▶ EXERCISE DESCRIPTION: Leave every image out, and print the remaining lines below exactly.
___ DATA ___
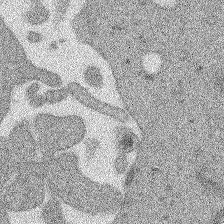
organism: Human
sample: HeLa cells
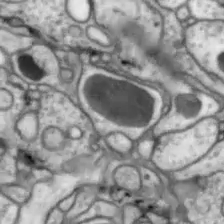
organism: Drosophila
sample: Optic lobe
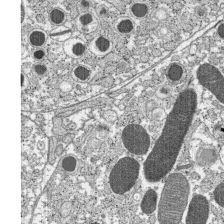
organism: C57BL Mouse
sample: Pancreatic islet
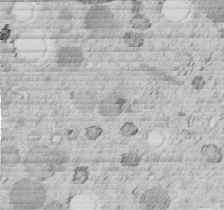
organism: C. elegans
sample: C. elegans embryo early stage
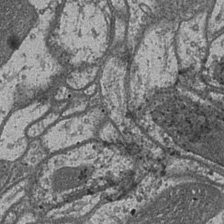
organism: Drosophila
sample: Optic medulla
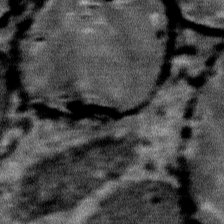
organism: Mouse
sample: Mouse Salivary gland
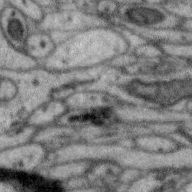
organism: Zebra finch
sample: Brain
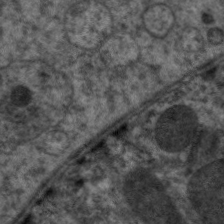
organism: C. elegans
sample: Pharynx
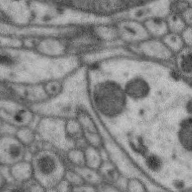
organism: Zebra finch
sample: Brain
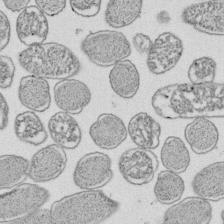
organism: E. coli
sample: Bacterial nucleoid
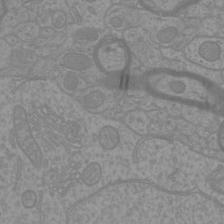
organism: Mouse
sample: Cortical neurons
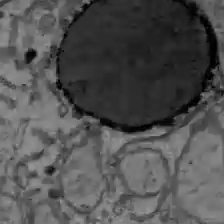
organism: C57BL Mouse
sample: Liver
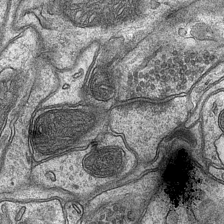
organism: Mouse
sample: CA1 Hippocampus
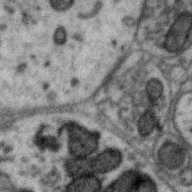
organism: Zebra finch
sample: Brain
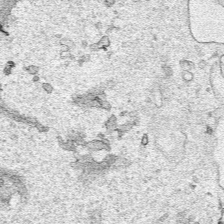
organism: Human
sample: Mitochondria in HCT116 cells
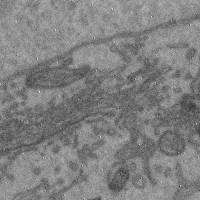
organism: Mouse
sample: Cerebral cortex
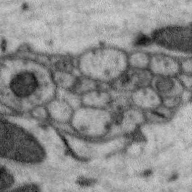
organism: Zebra finch
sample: Brain
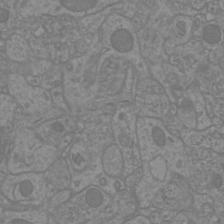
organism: Mouse
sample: Cortical neurons
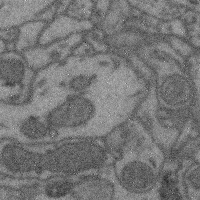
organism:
___
▶ WRITTEN RESPONSE:
organism: Human
sample: HeLa cells
organism: Drosophila
sample: Optic lobe
organism: C57BL Mouse
sample: Pancreatic islet
organism: C. elegans
sample: C. elegans embryo early stage
organism: Drosophila
sample: Optic medulla
organism: Mouse
sample: Mouse Salivary gland
organism: Zebra finch
sample: Brain
organism: C. elegans
sample: Pharynx
organism: Zebra finch
sample: Brain
organism: E. coli
sample: Bacterial nucleoid
organism: Mouse
sample: Cortical neurons
organism: C57BL Mouse
sample: Liver
organism: Mouse
sample: CA1 Hippocampus
organism: Zebra finch
sample: Brain
organism: Human
sample: Mitochondria in HCT116 cells
organism: Mouse
sample: Cerebral cortex
organism: Zebra finch
sample: Brain
organism: Mouse
sample: Cortical neurons
organism:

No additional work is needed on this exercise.